▶ _What you should do_
Give the listing again word for word. Skip the pictures.

▶ _Information supplied_
◇ ◇ ◇

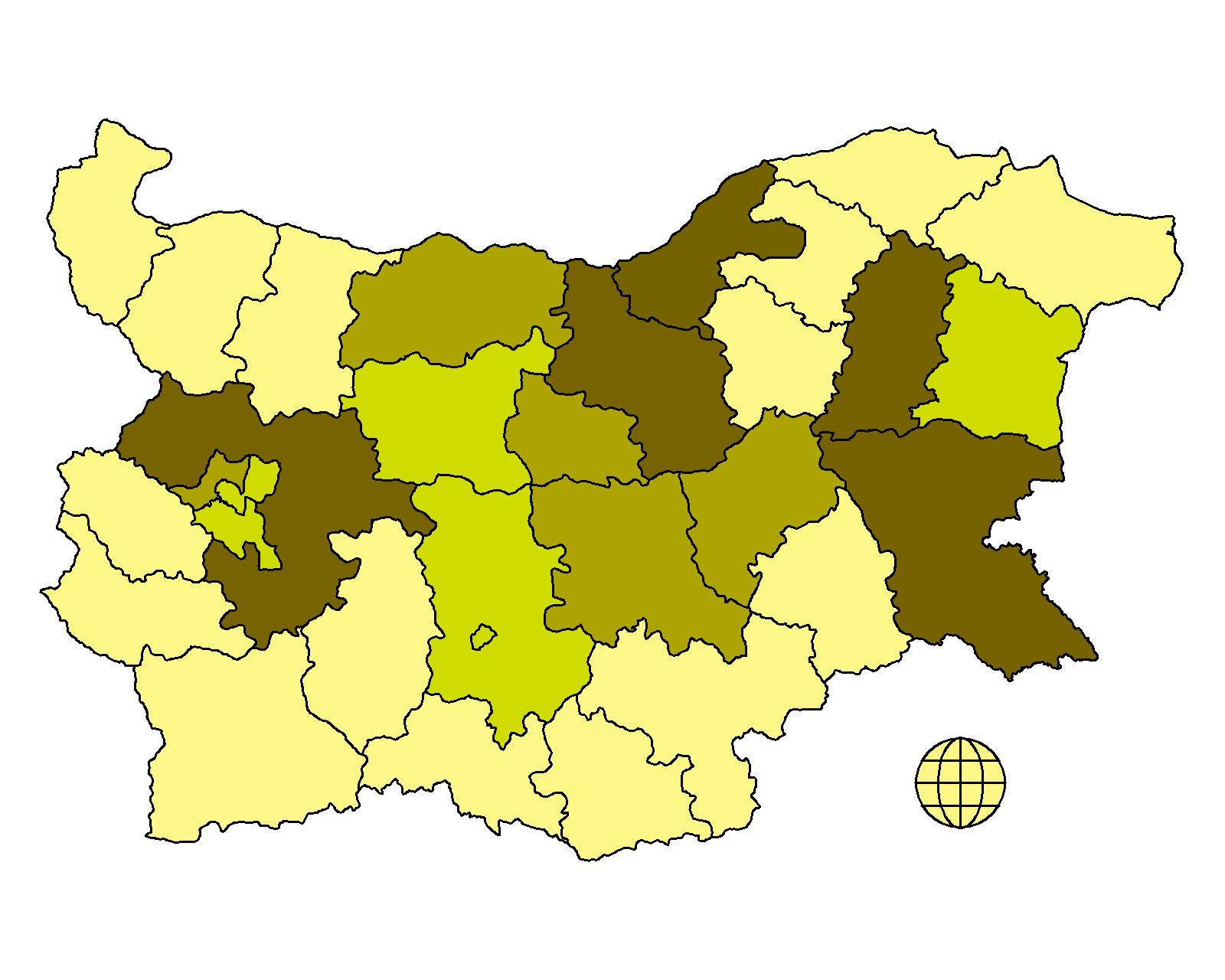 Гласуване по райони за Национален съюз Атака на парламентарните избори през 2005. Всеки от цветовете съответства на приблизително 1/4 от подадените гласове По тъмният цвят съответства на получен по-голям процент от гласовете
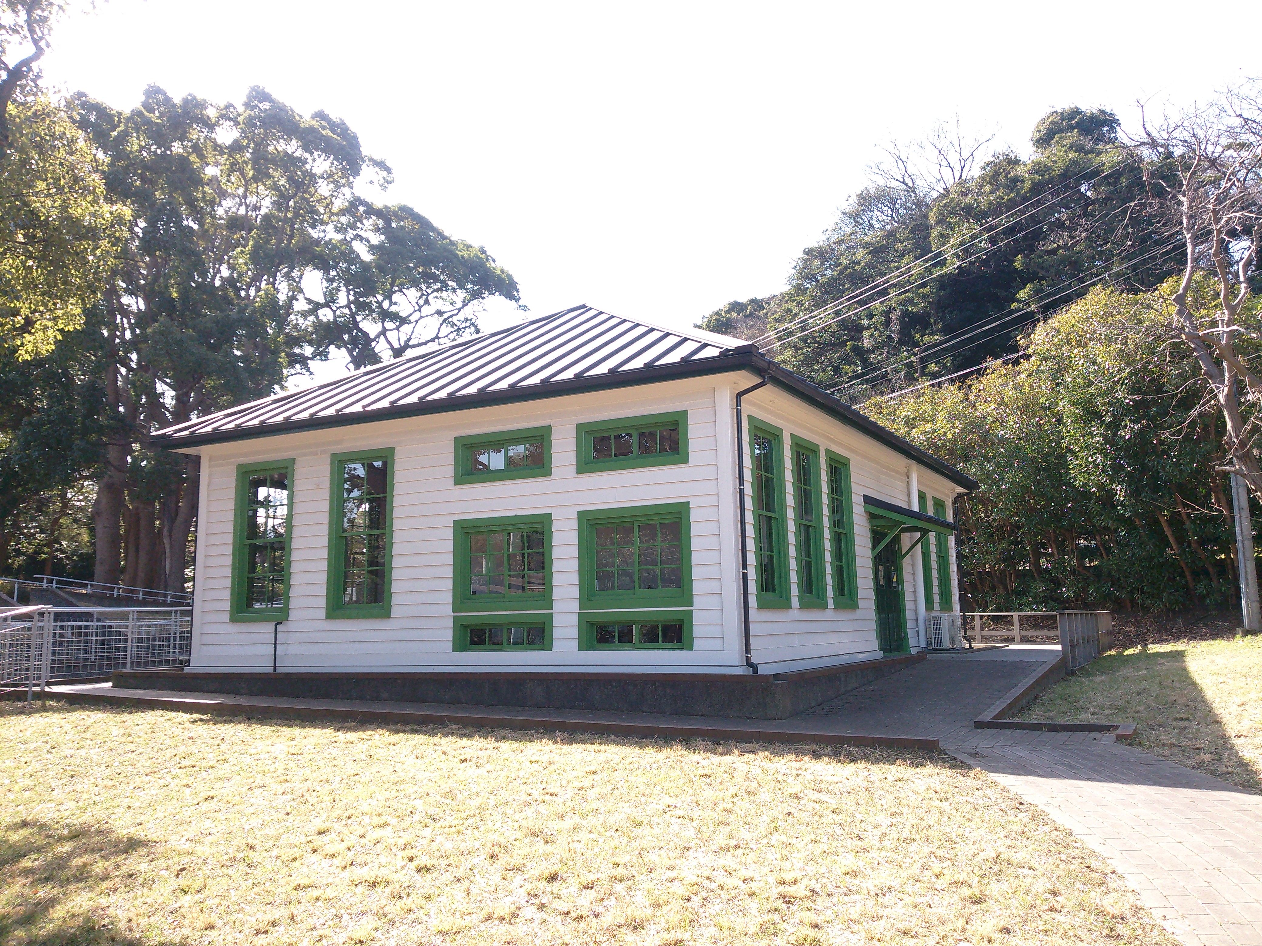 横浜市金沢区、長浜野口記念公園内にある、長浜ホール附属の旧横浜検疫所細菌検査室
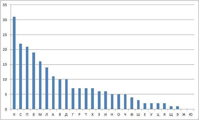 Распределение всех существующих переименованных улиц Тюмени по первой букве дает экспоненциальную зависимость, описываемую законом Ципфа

◇ ◇ ◇

▶ _Reply to the exercise_
 Гласуване по райони за Национален съюз Атака на парламентарните избори през 2005. Всеки от цветовете съответства на приблизително 1/4 от подадените гласове По тъмният цвят съответства на получен по-голям процент от гласовете
 横浜市金沢区、長浜野口記念公園内にある、長浜ホール附属の旧横浜検疫所細菌検査室
 Распределение всех существующих переименованных улиц Тюмени по первой букве дает экспоненциальную зависимость, описываемую законом Ципфа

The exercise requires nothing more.